Free play confined within the terrain of artistic dissolution is only the cooption of free play. In spring 1962 the press began reporting on the “happenings” produced by the some of the avant-garde artists of New York. The happening is a sort of spectacle pushed to the extreme state of dissolution, a vaguely dadaist-style improvisation of gestures performed by a gathering of people within a confined space. Drugs, alcohol and eroticism are often involved. The gestures of the “actors” strive toward a melange of poetry, painting, dance and jazz. This form of social encounter can be considered as an instance of the old artistic spectacle pushed to the extreme, a hash produced by throwing together all the old artistic leftovers; or as a too aesthetically encumbered attempt to renovate the ordinary surprise party or the classic orgy. In its naïve striving to “make something happen,” its absence of separate spectators and its desire to liven up (however feebly) the impoverished range of present human relations, the happening can even be considered as an attempt to construct a situation in isolation, on a foundation of poverty (material poverty, the poverty of encounters, the poverty inherited from the artistic spectacle, and the poverty of the “philosophy” that has to considerably “ideologize” the reality of these events). In contrast, the situations defined by the SI can be constructed only on a foundation of material and spiritual richness. This amounts to saying that the first ventures in constructing situations must be the work/play of the revolutionary avant-garde; people who are resigned in one way or another to political passivity, to metaphysical despair, or even to being subjected to an art of total noncreativity, are incapable of participating in them. [...]

People urge us to present trivial projects that would be useful and convincing. But why should we be interested in convincing them? In any case, if we were to oblige them, they would immediately turn these projects against us, either by holding them up as proofs of our utopianism or by rushing to disseminate watered-down versions of them. In fact, those who are interested in and satisfied by such partial projects can solicit them from almost anyone else, but not from us. We contend that a fundamental cultural renewal will not be brought about by an accumulation of changes of details, but only as a whole. We are obviously in a good position to discover, a few years ahead of other people, all the potential gimmicks of the present extreme cultural decomposition. Since they are useful only in our enemies’ spectacle, we merely make a few notes on them and file them away. Many of them are eventually discovered independently by someone or other and ostentatiously launched on the market. History has not yet “caught up” with the majority of them, however. Perhaps it never will with some of them. This is not simply a game, it is one more experimental verification of our perspectives.

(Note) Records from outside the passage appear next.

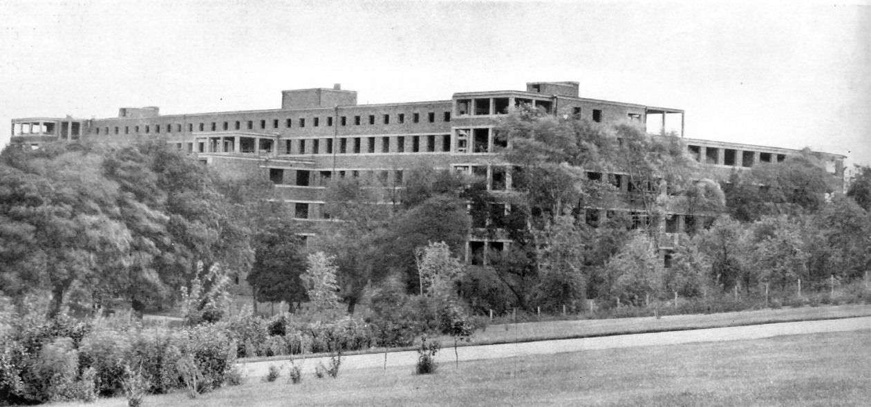 Szczecin,1930 r. Szpital kobiecy - budowa, Landes Frauenklinik
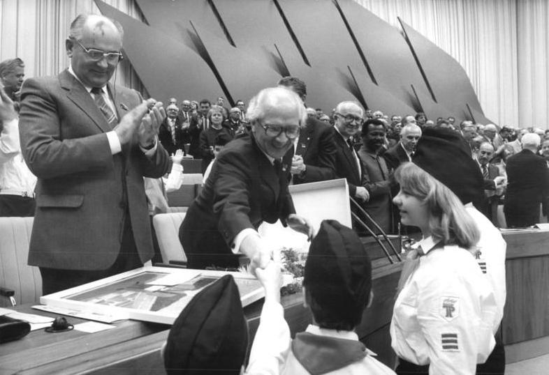 ADN-ZB-Zimmermann-24.4.86-zei-Berlin: XI. Parteitag Zum Abschluß des Parteitages am 21.4. überbrachten mehr als 1.200 Jung- und Thälmannpioniere die Grüße der Pionierorganisation "Ernst Thälmann". Sie überreichten dem Generalsekretär des ZK der SED und Vorsitzenden des Staatsrates der DDR, Erich Honecker, eine Kassette mit der Abrechnung der Ergebnisse der "Pionierexpedition - Rote Fahne". links: Michail Gorbatschow. Generalsekretär des ZK der KPdSU.
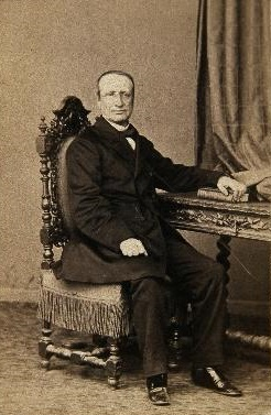 Juan Manuel Montalbán, catedrático de la Universidad Central, fotografía de J. Laurent. Museo de Historia de Madrid
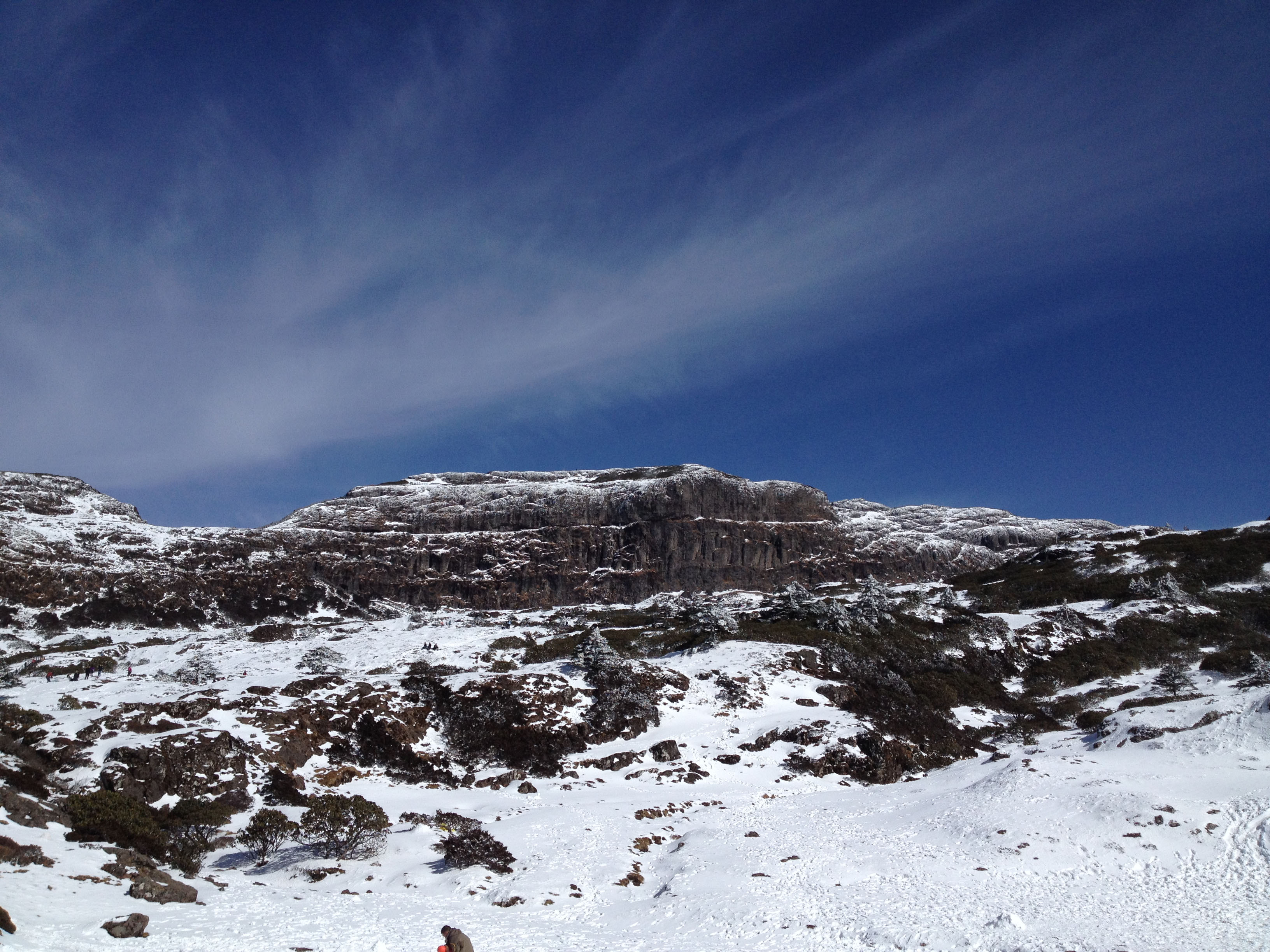 昆明北部的轿子山，为国家级自然保护区。

We believe that modern art, wherever it was truly critical and innovative in the very conditions of its appearance, has fulfilled its role, a role of great importance; and that, despite the speculation on its products, it is still detested by the enemies of freedom. It suffices to note the fear it  inspires even now among the cautiously de-Stalinizing rulers, how they panic at the slightest sign of its reappearance in their dominion after years of total repression. They denounce it as a leak in their ideology, because their power depends on that ideology’s monopoly of information at every level. But the people in the West who profit from respectful prolongations and artificial revivals of the cultural ventures that were blocked long ago are the real enemies of modern art. We are its sole heirs.

We are against the conventional forms of culture, even in its most modern state; but not, obviously, in preferring ignorance, neoprimitivism or petty-bourgeois common sense. There is an anticultural attitude that favors an impossible return to the old myths. Against such a current we are of course for culture. We take our stand on the other side of culture. Not before it, but after it. We contend that it is necessary to realize culture by superseding it as a separate sphere; not only as a domain reserved for specialists, but above all as a domain of a specialized production that does not directly affect the construction of life — not even the life of its own specialists.

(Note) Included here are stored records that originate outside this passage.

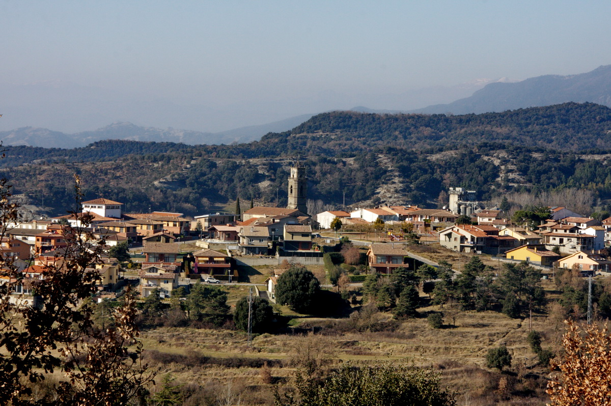 Vista general de Santa Maria de Corcó (Osona, Catalunya)
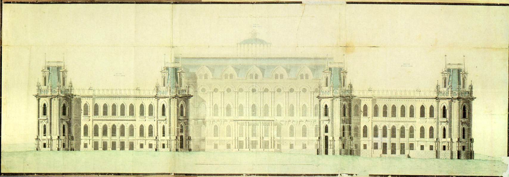 Первоначальный проект Большого Царицынского дворца
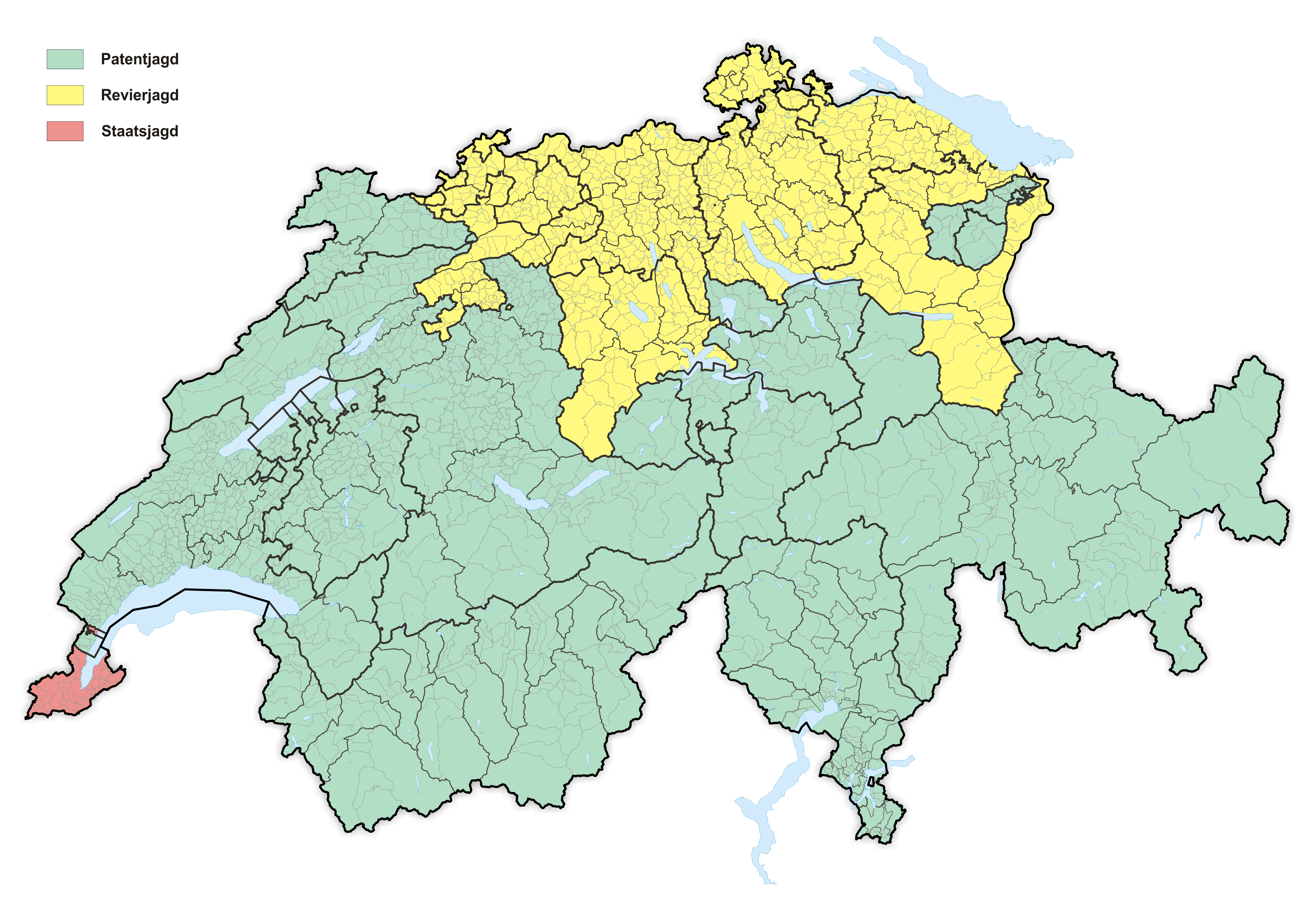 Jagdrechte in der Schweiz
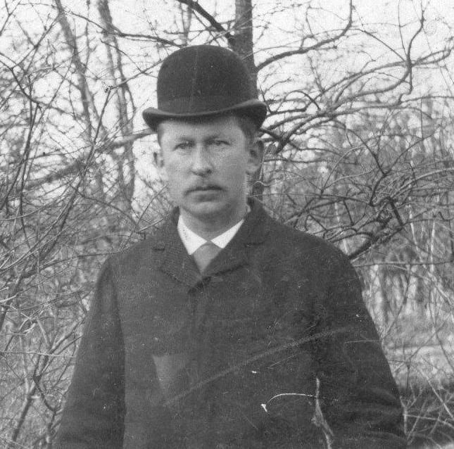 Jan Abraham Rudolph Kymmell (1851-1922)

We are not completely lacking in humor; but our humor is of a rather new kind. If someone wants to know how to approach our theses, without going into the fine points and subtleties, the simplest and most appropriate attitude is to take us completely seriously and literally.

How are we going to bankrupt the dominant culture? Two ways. Gradually at first, and then suddenly.(2) [...]

SITUATIONIST INTERNATIONAL
1963

 


[TRANSLATOR’S NOTES]

1. The Avant-Garde of Presence: The article opens with a response to the critic Lucien Goldmann, who had referred to various more or less nihilistic artists (Beckett, Ionesco, etc.) as an “avant-garde of absence.”

2. This line is adapted from a passage in Hemingway’s The Sun Also Rises (Chapter 13).



“L’avant-garde de la présence” originally appeared in Internationale Situationniste #8 (Paris, January 1963). This translation by Ken Knabb is from the Situationist International Anthology (Revised and Expanded Edition, 2006). No copyright.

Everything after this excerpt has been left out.